Le prometí que lo llevaría a la florería y que hablaría con mi jefe para ver si tenía alguna vacante para él. Y a Ivar le expuse las reglas: debía tener un empleo, ayudar con los gastos, mantener mi habitación limpia y ordenada, no pasearse en ropa interior enfrente de mis chicas, entre otras cosas que tildó de absurdas e injustas.

Las primera noche durmió como un bebé en mi cama. Yo me quedé en la sala para estar al pendiente de sus movimientos, pero él no despertó en ningún momento. A la mañana siguiente lo mandé a ducharse y le presté ropa para que me acompañara a mi trabajo, porque esa era una condición que, aunque no quería respetar, no le quedó más remedio cuando lo metí al asiento de copiloto casi a la fuerza.

—Soy mayor que tú —espetó cruzándose de brazos, una vez que le abroché el cinturón de seguridad con una sonrisa.

—Lo sé, pero te portas como un niñito pequeño y debo hacerme cargo —respondí fingiendo hastío.
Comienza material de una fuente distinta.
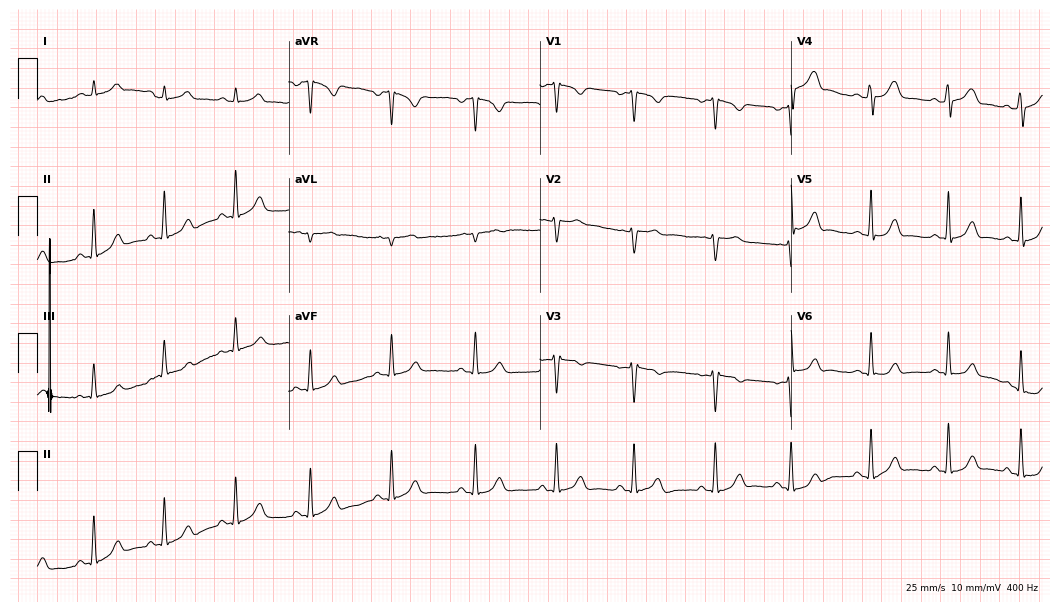
ECG — a 35-year-old female. Screened for six findings — first-degree AV block, right bundle branch block, left bundle branch block, sinus bradycardia, atrial fibrillation, sinus tachycardia — none is recorded. Other findings, if any, are not listed.

Luego cerré la puerta y rodeé el auto para, acto seguido, ocupar mi lugar y encender el motor—. Necesito que te comportes en la florería. Nada de amenazar a los clientes si se rehúsan a comprar algún arreglo, ¿estamos de acuerdo?

—Ajá.

Sonreí al notar que su malhumor iba en aumento.

—También recuerda ser amable, saludar con cortesía y ser acomedido con todos.
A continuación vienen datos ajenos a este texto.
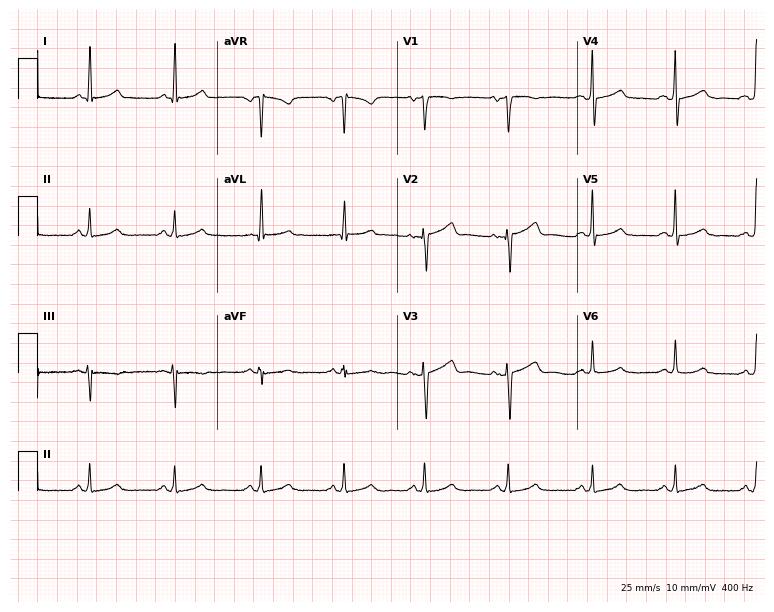
Resting 12-lead electrocardiogram (7.3-second recording at 400 Hz). Patient: a female, 50 years old. Read as a normal ECG.

—¿Acome… qué? —preguntó ceñudo, a la defensiva, mirándome con hartazgo.

—Que si alguien necesita cualquier cosa, tú debes ofrecer tu ayuda de inmediato —le expliqué—. Por ejemplo, si entra una señora y compra cualquier arreglo, tú ofrécete a llevarlo a su auto. Y siempre sonriendo. 

—¿Como un idiota? 

Me reí.

—Sí, Ivar, como un idiota. —Suspiré rendido, pero de buen humor.

—Pon música o algo —ordenó—. Ya me harté de escucharte masticar chicle; pareces una puta cabra. 

Encendí el estéreo y lo escuché resoplar cuando sonó Beautiful, de Christina Aguilera. 

—¿Qué género musical te gusta? —le pregunté de pronto.

—Lo que sea menos eso. 

Cambié de estación y decidí no hacer más comentarios para ver si se calmaba un poco, pero él continuaba enojado y tenso, así que opté por no hablar durante el resto del trayecto a la florería. 

Mi jefe aún no abría, por lo que tuve que abrir yo, usando la llave que me había prestado después de que me gané su confianza. Ivar observaba los autos ir y venir, con el ceño fruncido y los brazos cruzados en señal de protesta. 

Cuando entramos me puse mi mandil y le ofrecí uno para que los clientes supieran que era otro empleado y no un delincuente juvenil, pero se negó a usarlo, alegando que era ridículo y feo.